Modelling of Lithuanian Speech Diphthongs
Volume 22, Issue 3 (2011), pp. 411–434
Pub. online: 1 January 2011
Type: Research Article
Received
1 January 2011
1 January 2011
Accepted
1 May 2011
1 May 2011
Published
1 January 2011
1 January 2011
Abstract
The goal of the paper is to get a method of Lithuanian speech diphthong modelling. We use a formant-based synthesizer for this modelling. The second order quasipolynomial has been chosen as the formant model in time domain. A general diphthong model is a multi-input and single-output (MISO) system, that consists of two parts where the first part corresponds to the first vowel of the diphthong and the second one – to the other vowel. The system is excited by semi-periodic impulses with a smooth transition from one vowel to the other. We derived the parametric input-output equations in the case of quasipolynomial formants, defined a new notion of the convoluted basic signal matrix, derived parametric minimization functional formulas for the convoluted output data. The new formant parameter estimation algorithm for convoluted data, based on Levenberg–Marquardt approach, has been derived and its stepwise form presented.
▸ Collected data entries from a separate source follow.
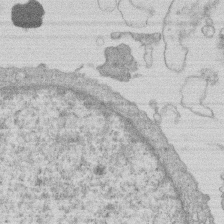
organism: Human
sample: Macrophage cells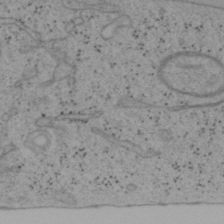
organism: Human
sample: HeLa cells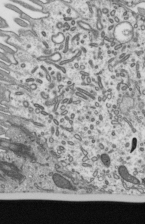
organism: Mouse
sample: Mouse epididymis efferent ductule cilia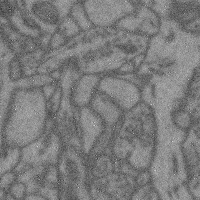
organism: Mouse
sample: Cerebral cortex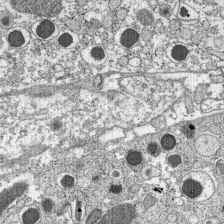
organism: C57BL Mouse
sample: Pancreatic islet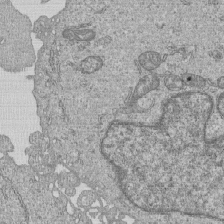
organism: Human
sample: MDA-MB-231 cells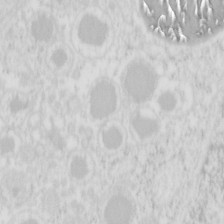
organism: Mouse
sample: Pancreas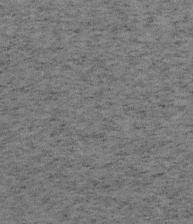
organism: Mouse
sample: OT-I killer T cells with ID8 ovarian cancer cells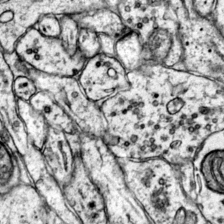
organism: Mouse
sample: Primary visual cortex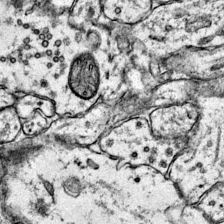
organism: Mouse
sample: Primary visual cortex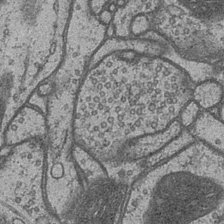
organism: Drosophila
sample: Optic medulla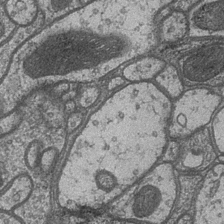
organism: Drosophila
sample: Optic medulla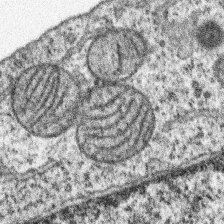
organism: Human
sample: HeLa cells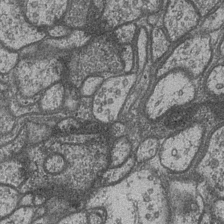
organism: Drosophila
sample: Optic medulla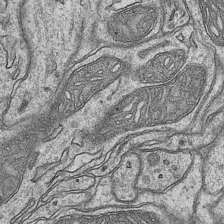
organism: Mouse
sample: CA1 Hippocampus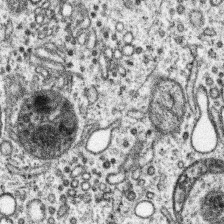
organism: Human
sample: HeLa cells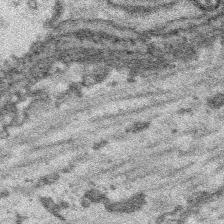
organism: Platynereis dumerilii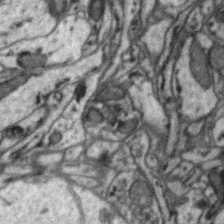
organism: Zebra finch
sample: Brain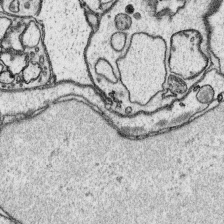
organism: Platynereis dumerilii
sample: Parapodia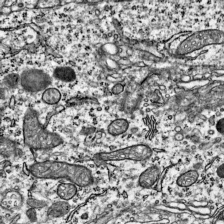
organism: Mouse
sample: Visual Cortex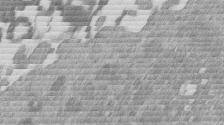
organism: Mouse
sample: Dividing mouse embryo 1 cell stage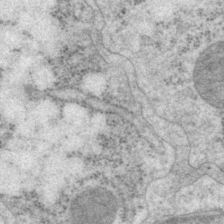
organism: P. pacificus
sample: Pharynx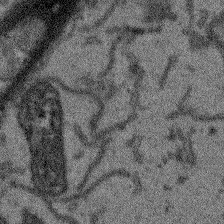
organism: Arabidopsis thaliana
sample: Root tip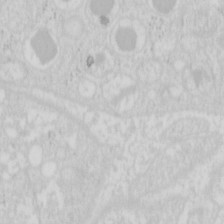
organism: Mouse
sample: Pancreas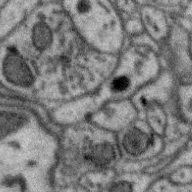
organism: Zebra finch
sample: Brain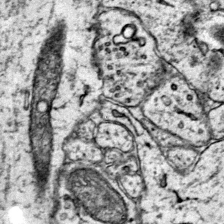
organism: Mouse
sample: Primary visual cortex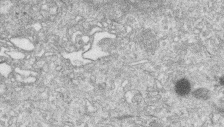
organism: Human
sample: HeLa cell HIV synapse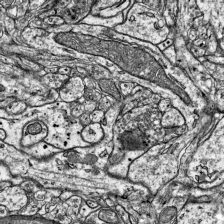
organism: Mouse
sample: Visual Cortex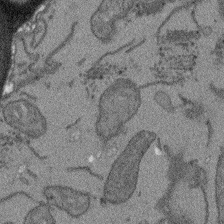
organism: Arabidopsis thaliana
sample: Root tip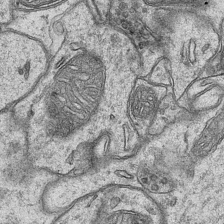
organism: Mouse
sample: CA1 Hippocampus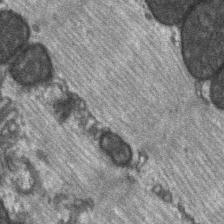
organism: C57BL Mouse
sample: Soleus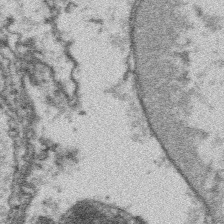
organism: Platynereis dumerilii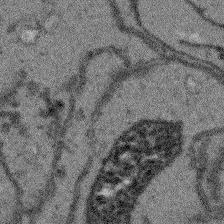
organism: Arabidopsis thaliana
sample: Root tip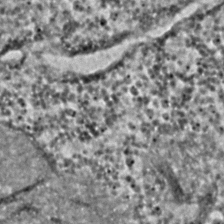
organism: C. elegans
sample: C. elegans embryo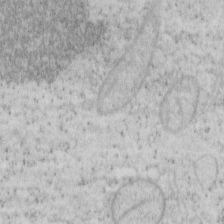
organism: Human
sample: HeLa cells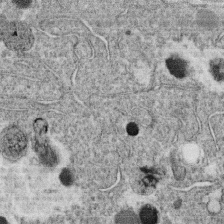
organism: C. elegans
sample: C. elegans oocyte; sperm cells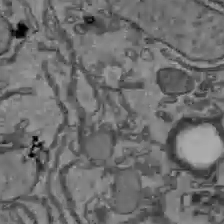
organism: C57BL Mouse
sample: Liver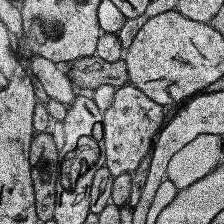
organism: Human
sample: Temporal Lobe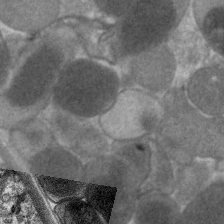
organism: C. elegans
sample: Pharynx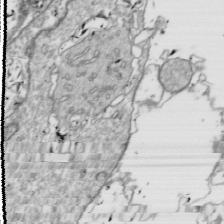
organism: Drosophila
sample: Cell division; meiosis; drosophila spermatocytes

Lithuanian diphthong /ai/ was selected as an example. This diphthong was recorded with the following parameters: PCM 48 kHz, 16 bit, stereo. Two characteristic pitches of the vowels /a/ and /i/ have been chosen. Equidistant samples of these pitches have been used for estimating parameters of MISO formant models of the vowels. Transition from the vowel /a/ to the vowel /i/ was achieved by changing excitation impulse amplitudes by the arctangent law. The method was audio tested, and the Fourier transforms of the real data and output of the MISO model have been compared. It was impossible to distinguish between the real and simulated diphthongs. The magnitude and phase responses only have shown small differences.